RE: Help: Why no output?
- To: mathgroup at smc.vnet.net
- Subject: [mg34955] RE: [mg34941] Help: Why no output?
- From: "DrBob" <majort at cox-internet.com>
- Date: Sat, 15 Jun 2002 02:27:40 -0400 (EDT)
- Reply-to: <drbob at bigfoot.com>
- Sender: owner-wri-mathgroup at wolfram.com
Kezhao,
When you give no second argument to f, n is Sequence[]... a list of
arguments to place in some function, but a list of zero length!
Hence in that case
If[Length[{n}] == 1, n, Length[x]]
is just:
If[Length[{}] == 1, Length[x]]
(NO arguments are inserted at the position of n.)
Now, also
1*Sequence[]
resolves to
Times[1, Sequence[]]
and hence to
Times[1]
and hence to
1
Therefore, when n=Sequence[], the following
If[Length[{n}] == 1, 1*n, Length[x]]
resolves to
If[Length[{}] == 1, 1, Length[x]]
which is just
Length[x]
Bobby Treat
-----Original Message-----
From: Kezhao Zhang [mailto:kzhang at flashmail.com]

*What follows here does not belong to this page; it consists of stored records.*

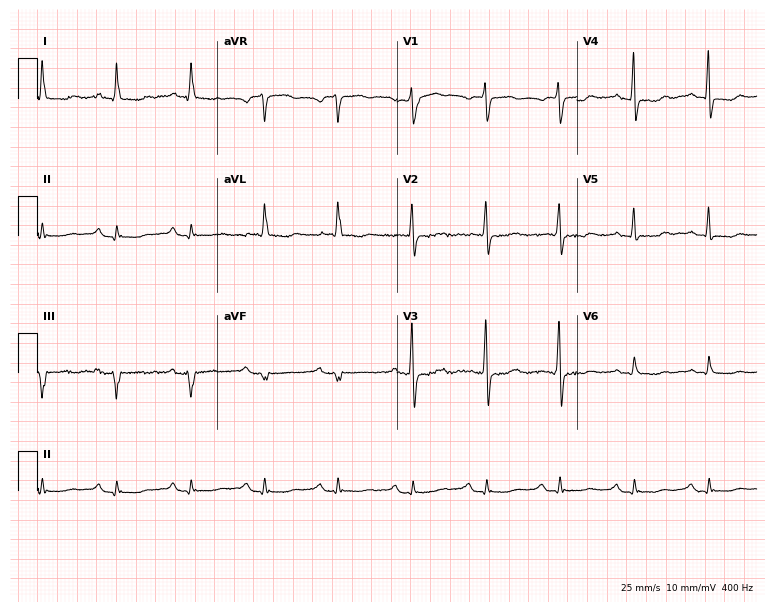
ECG (7.3-second recording at 400 Hz) — a female, 73 years old. Screened for six findings — first-degree AV block, right bundle branch block, left bundle branch block, sinus bradycardia, atrial fibrillation, sinus tachycardia — none is recorded. Other findings, if any, are not listed.
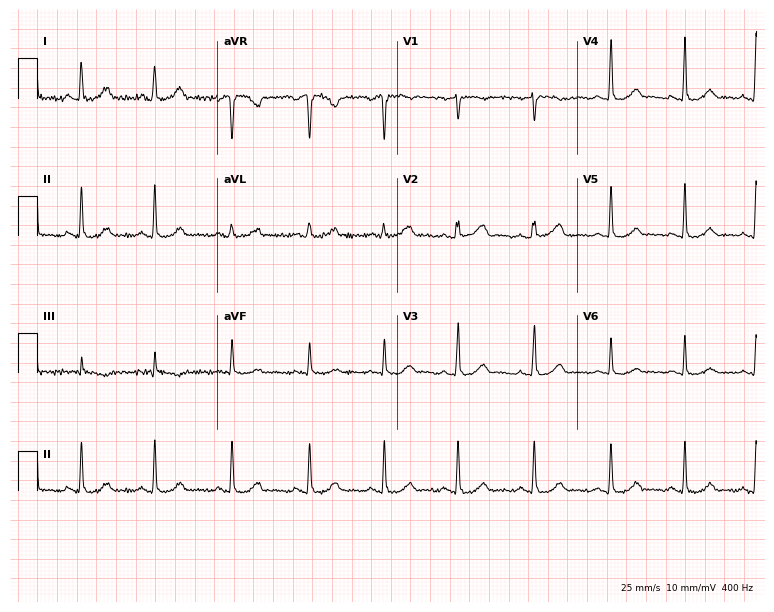
Resting 12-lead electrocardiogram (7.3-second recording at 400 Hz). Patient: a woman, 60 years old. Read as a normal ECG.
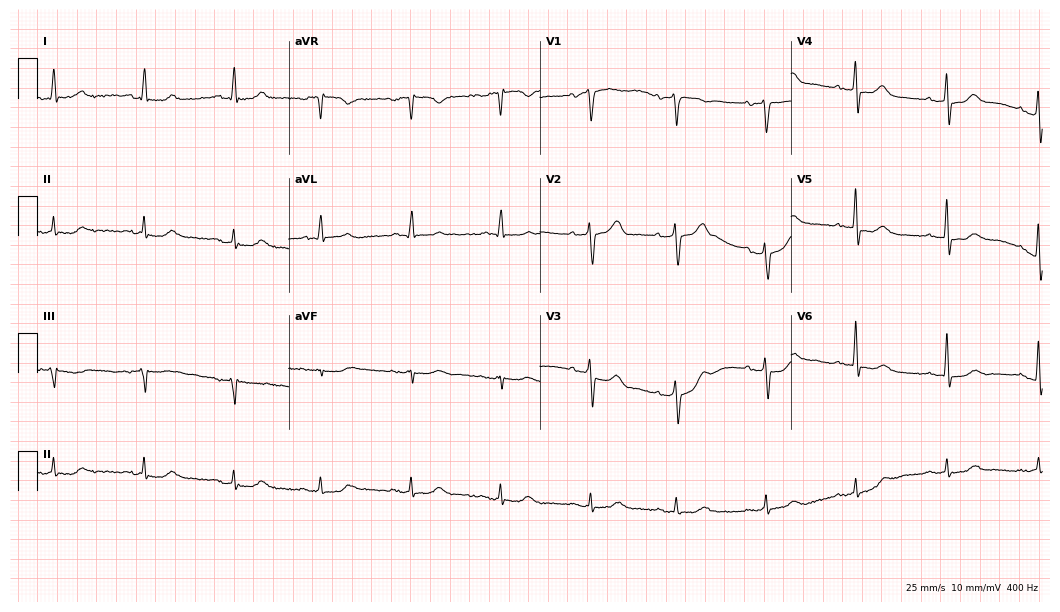
12-lead ECG from a male patient, 70 years old (10.2-second recording at 400 Hz). No first-degree AV block, right bundle branch block (RBBB), left bundle branch block (LBBB), sinus bradycardia, atrial fibrillation (AF) or sinus tachycardia recorded for this tracing. Other findings, if any, are not listed.
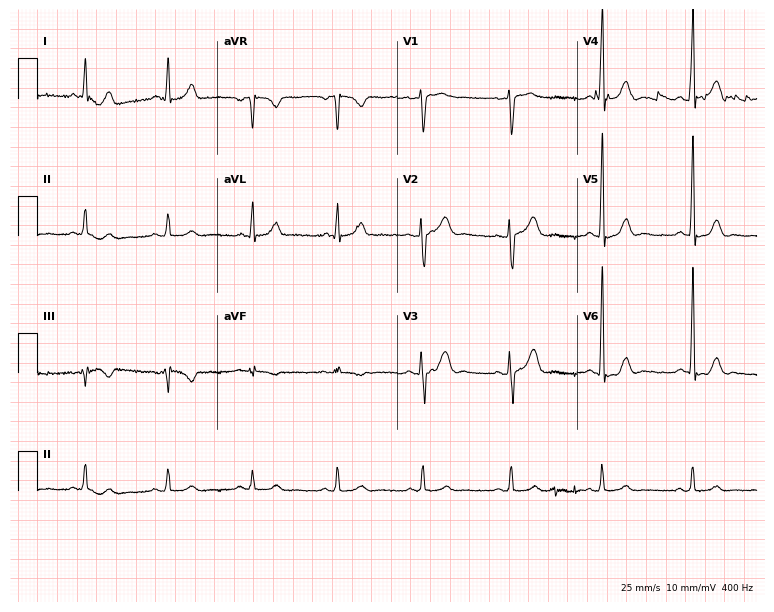
Resting 12-lead electrocardiogram. Patient: a female, 43 years old. None of these six findings is recorded: first-degree AV block, right bundle branch block (RBBB), left bundle branch block (LBBB), sinus bradycardia, atrial fibrillation (AF), sinus tachycardia. Other findings, if any, are not listed.
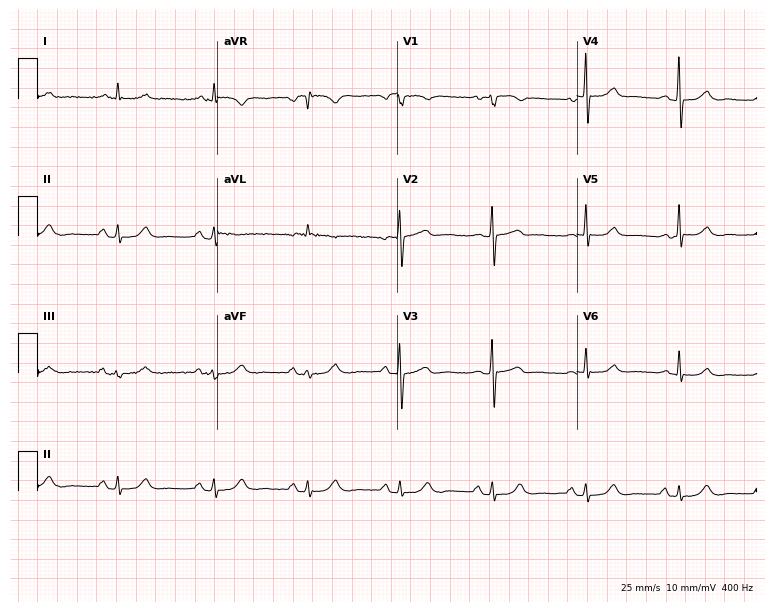
ECG — a 73-year-old male. Screened for six findings — first-degree AV block, right bundle branch block, left bundle branch block, sinus bradycardia, atrial fibrillation, sinus tachycardia — none is recorded. Only these six findings were labelled.
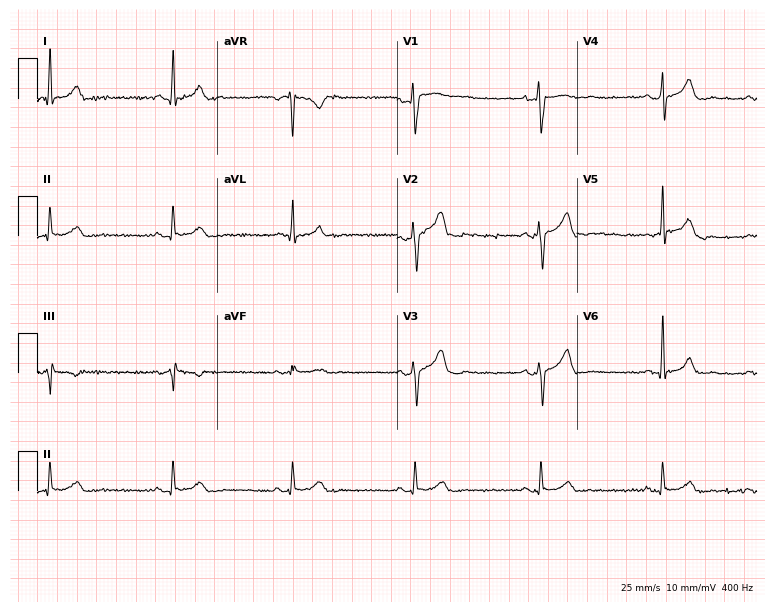
12-lead ECG from a man, 30 years old. Findings include sinus bradycardia (a sinus rate of 50 beats per minute or less).
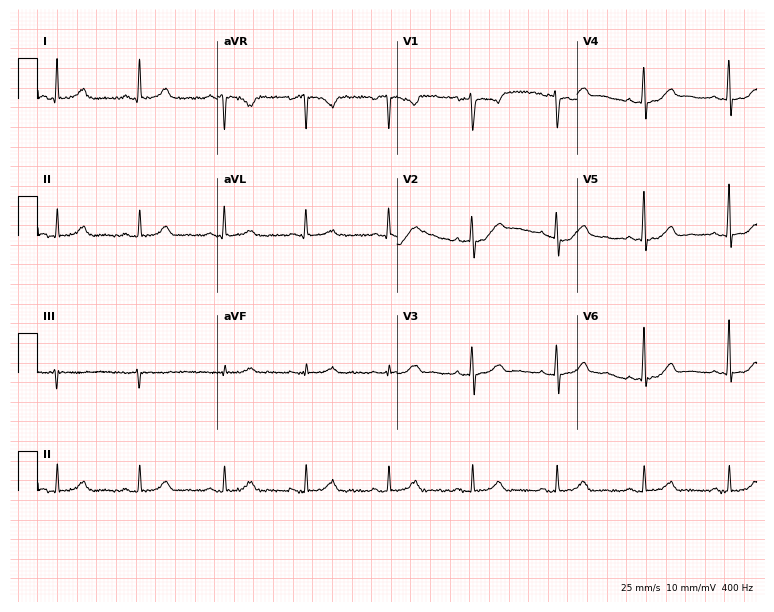
Electrocardiogram, a 42-year-old woman. Overall reading on record: normal ECG.
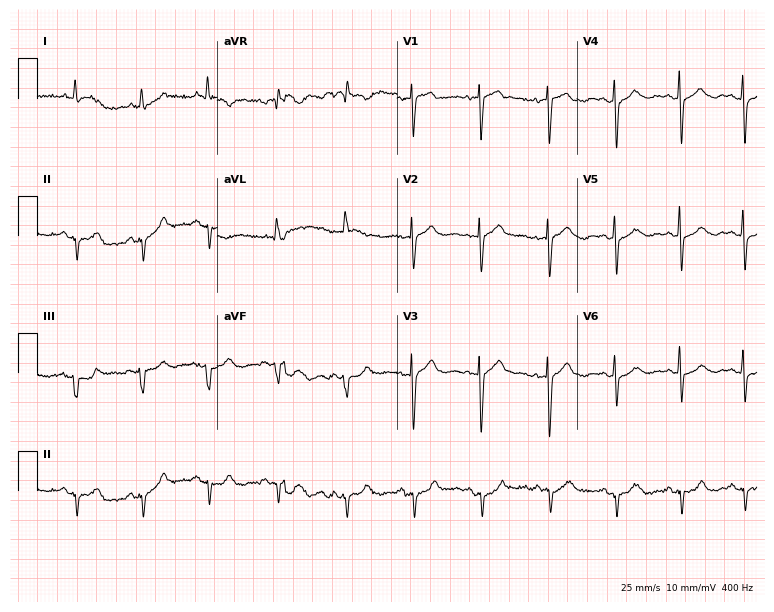
ECG (7.3-second recording at 400 Hz) — a 77-year-old female. Screened for six findings — first-degree AV block, right bundle branch block (RBBB), left bundle branch block (LBBB), sinus bradycardia, atrial fibrillation (AF), sinus tachycardia — none is recorded. Other findings, if any, are not listed.
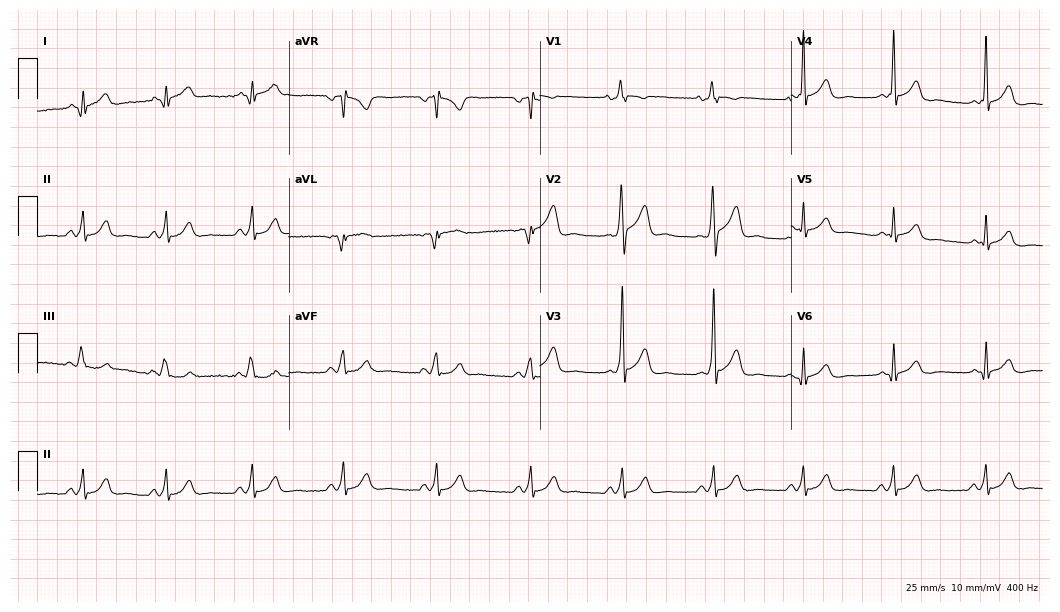
Resting 12-lead electrocardiogram. Patient: a 48-year-old man. Read as a normal ECG.

To: mathgroup at smc.vnet.net
Subject: [mg34955] [mg34941] Help: Why no output?
The behavior of the following function is puzzling to me:
In[1]:=f[x_, n___Integer] := If[Length[{n}] == 1, n , Length[x]]
In[2]:=f[0.5] (* Nothing returned. *)
In[3]:=f[{1,2}] (* Nothing returned. The length of x should be
returned *)
(* However, with the modification to f, everything works as intended
*)
In[4]:=f[x_, n___Integer] := If[Length[{n}] == 1, 1*n , Length[x]]
^^^^^^
In[5]:=f[0.5]
Out[5]:=0
In[6]:=f[{1,2}]
Out[6]:=2
Could anyone help me understand why changing n to (1*n) in the If[]
statement makes such difference? Why doesn't f[] defined in the In[1]
work?
Thanks for your help.
Kezhao Zhang